You've come to this page because you've asked a question similar to the following:
From whence can I obtain proxy DNS service ? What publically available proxy DNS servers exist ?
or because you've provided the wrong answer to such questions by saying something similar to the following:
Just look up the IP addresses of an ISP's/university's DNS servers with the relevant "NS" and "A" queries, and configure your DNS Client to send its queries to those addresses.
This is the Frequently Given Answer to those questions and such statements.
There are basically two places that one goes in order to obtain proxy DNS service (either for one's DNS clients or for the back-ends of one's forwarding proxy DNS servers):
Resolving proxy DNS servers that one runs onesself, locally within one's organization.

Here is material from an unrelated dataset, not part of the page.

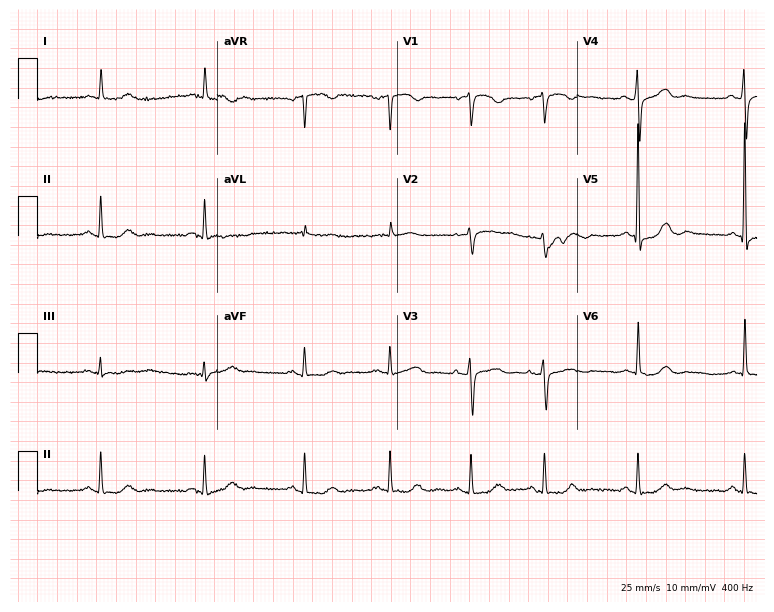
Electrocardiogram (7.3-second recording at 400 Hz), an 81-year-old female patient. Overall reading on record: normal ECG.

Resolving proxy DNS servers run by someone else with whom one has a contractual relationship for proxy DNS service.
Provision of proxy DNS service is something that happens by private arrangement. Anyone who intends to provide you with proxy DNS service will have told you directly what IP address(es) to employ to obtain it.
The best source of proxy DNS service is, of course, a proxy DNS server that one (or one's organization) owns, and runs onesself. It provides one with full control over the server, its security, the machine(s) that it runs on, and the view of the DNS namespace that it provides. It's simple with most operating systems to do this. Many, including Unices and Linux, come bundled with DNS server softwares, and even have alternative softwares such as djbdns available. OS/2 has the Internet Utilities for OS/2 and ports of BIND. Microsoft Windows has Microsoft's DNS server (bundled with the "Server" flavours of Windows) and ports of BIND.
A proxy DNS server run locally in accordance with best practice listens on site-local IP addresses that the rest of the world cannot reach. And those IP addresses are the addresses that one uses for proxy DNS service.
If you are part of a large organization, there is a good chance that the network administrators run a local proxy DNS server for the organization, on machines internal to the organization's network. And that is what you use. If you run your network yourself, then simply set up such a proxy DNS server somewhere on that network.
ISPs often provide proxy DNS service to their paying customers, as part of the private service arrangements between the ISP and the customers. If you are a customer of such an ISP, you will have been told about the IP addresses of its proxy DNS servers in one of several ways:
For some ISPs, this information is provided in a "welcome pack" that is given to all customers when they first subscribe to the service.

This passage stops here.